The Body: The Complete HIV/AIDS Resource Follow Us Follow Us on Facebook Follow Us on Twitter Download Our App 
Professionals >> Visit The Body PROThe Body en Espanol

Personal Story

Are Side Effects the Price to Pay for Having HIV?

Part of the Series Other Sides of HIV: People Taking HIV Meds Share Stories About Side Effects

August 1, 2014

Are Side Effects the Price to Pay for Having HIV?

I became infected in early 2003 and I was diagnosed with HIV in June 2005. I didn't start taking meds until February 2010 and my doctor, of course, prescribed Atripla [efavirenz/tenofovir/FTC] -- very common.

Like so many others, the side effects were prevalent: dreams, dizziness and drowsiness during the day. Nothing special there; you've read that countless times! What I told myself was that I was going to adhere to this drug and soldier on. I drank coffee, I exercised, and I tried to meditate and concentrate on the task at hand at work because I needed the job I had because of the great health plan it offered. I felt fortunate to have access to the drug and to have started at a point where my CD4 was around 350. After several months of adherence, my viral load became undetectable and my CD4 climbed to within a normal range.

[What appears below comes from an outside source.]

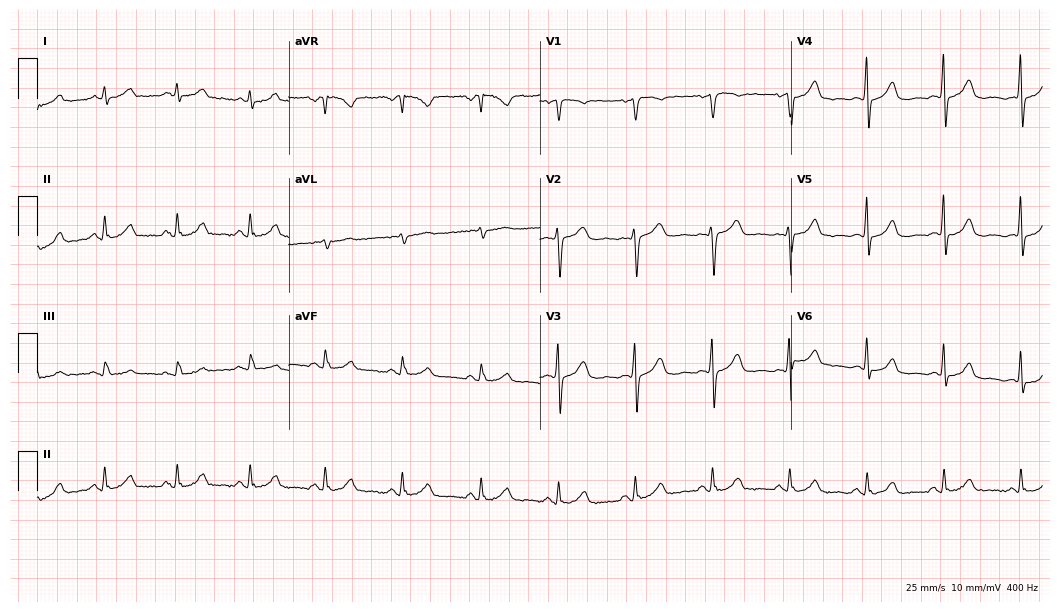
Electrocardiogram, a female patient, 50 years old. Overall reading on record: normal ECG.

I thought that the side effects of Atripla were the price I had to pay for having HIV, for having let my guard down, for having failed. I really felt that I didn't deserve a normal life of not feeling tired, dizzy or depressed. I lived with low-level depression that more or less kept me down: I wasn't extremely depressed to the point of sinking further, but I wasn't really living, either.

In October 2013, I read an article on about patients switching from Atripla to Complera [rilpivirine/tenofovir/FTC]. I gathered the strength to print a copy and ask my doctor what he thought. He agreed to allow me to try it. It took a lot of courage for me to muster the "audacity" to ask him for something. I suppose I had "hit bottom" in terms of feeling shitty. I had had enough!

I feel so much better on Complera than Atripla. But I don't regret the period of nearly four years where I was depressed. In a way, the depression taught me a lot about myself and about how I can endure, and I developed a great deal of compassion for others, especially for those who are not privileged.

Want to share your "Other Sides of HIV" story about dealing with side effects, good or bad? Write out your story (1,000 words or fewer, please!), or film a YouTube video, and email it to In the coming months, we'll be posting readers' "Other Sides" stories here in our Resource Center on Keeping Up With Your HIV Meds.

Read other stories in this series.

This article was provided by TheBody.
See Also
6 Reasons Why People Skip Their HIV Meds
Word on the Street: Advice on Adhering to HIV Treatment
More Personal Accounts of Staying Adherent to HIV/AIDS Medications

Reader Comments:

Comment by: Ivan Budjak (Jacksonville, fl) Mon., Dec. 14, 2015 at 8:19 pm UTC
The author of this article should strongly reconsider bleeding their apparent undealt with guilt and shame around the subject of having hiv before propagating such an opinion as strong as people who carry hiv and are on an antiviral regimen and taking care of themselves and their health need to be punished. The title of this article stating that there is a price to pay for being on meds is so beyond. In a world where word choice is everything (tactful) I chose to stand strong by the words "I will not be made to feel ashamed, weak, or wrong by the fact that I am hiv positive." Kindly keep your blanket as I do not agree with that statement.
As for depression as a side effect, well. .decreased libido is a side effect of most anti depressants, suicidal thoughts to some add medication, and drowsiness to cough medicine. We live in a medicated society all suffering from these side effects to the drugs that are helping us stay alive. I'm OK with that. Not to even mention I was way more depressed before I became positive. Maybe It's all the sex now. Who knows about these things. .
Reply to this comment

Comment by: John Curtin (New York, n.y.) Sat., Dec. 12, 2015 at 6:50 pm UTC
I agree wholeheartedly, and am grateful to see validated what my experience has been personally. Thank you!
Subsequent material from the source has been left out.